The Company Warehouse endeavours to offer the highest level of service, and wishes to maintain a transparent and prosperous relationship with all its customers. In the unlikely event that you are unhappy with the goods or services that are offered by The Company Warehouse, the procedure to be followed is as follows, clearly giving details of the order and your company:

Stage One – Notification

The first action that you should take if you have any problems or concerns with an order that you have placed, is to contact the Business Consultant with whom you have been dealing at The Company Warehouse.

  • Either e-mail or telephone the consultant using the contact details they have provided to you
  • If uncertain who your consultant is, or have lost their contact details, please contact the office on 01245 492777 and you be directed accordingly.

Many issues that may arise can be dealt with by your Business Consultant in the most time effective manner.

Stage Two – Escalation

If you are not happy with the resolution offered by your Business Consultant or the nature of the dispute is regarding your consultant, then please contact the Dispute Resolution Team in writing to express your concerns:

  • The details may be sent by e-mail to disputes@thecompanywarehouse.co.uk
  • Or, by post to ‘Dispute Resolution Team, The Company Warehouse, 2nd Floor, 43 Broomfield Road, Chelmsford, Essex, CM1 1SY’

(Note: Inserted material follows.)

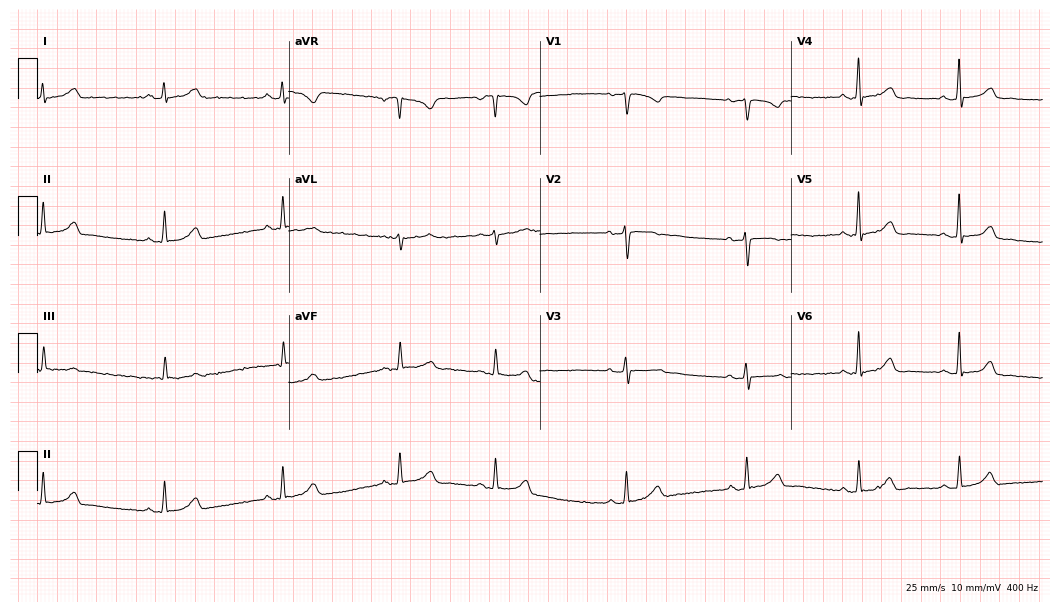
12-lead ECG from a 35-year-old female patient (10.2-second recording at 400 Hz). No first-degree AV block, right bundle branch block, left bundle branch block, sinus bradycardia, atrial fibrillation or sinus tachycardia recorded for this tracing. Findings outside these six are not listed.

You will receive an acknowledgement of your correspondence within 1 working day with a reference number and a full response from a Manager within 5 – 7 working days. You will be advised what investigation and action has been taken and where appropriate, a proposal to bring the matter to a resolution.

Stage Three – Final Review

If following investigation and review by a Manager you are still unhappy with the action taken or resolution offered, you should escalate the issue for the attention of the Managing Director:

  • Please write to ‘The Managing Director, The Company Warehouse, 2nd Floor, 43 Broomfield Road, Chelmsford, Essex, CM1 1SY’

You will receive a written response within 14 working days, upon final review by the Managing Director. You will be advised what investigation and action has been taken and where appropriate, a proposal to bring the matter to a resolution.
Please note – a matter will not be reviewed by the Managing Director unless Stages One and Two of the Dispute Resolution Procedure have been completed.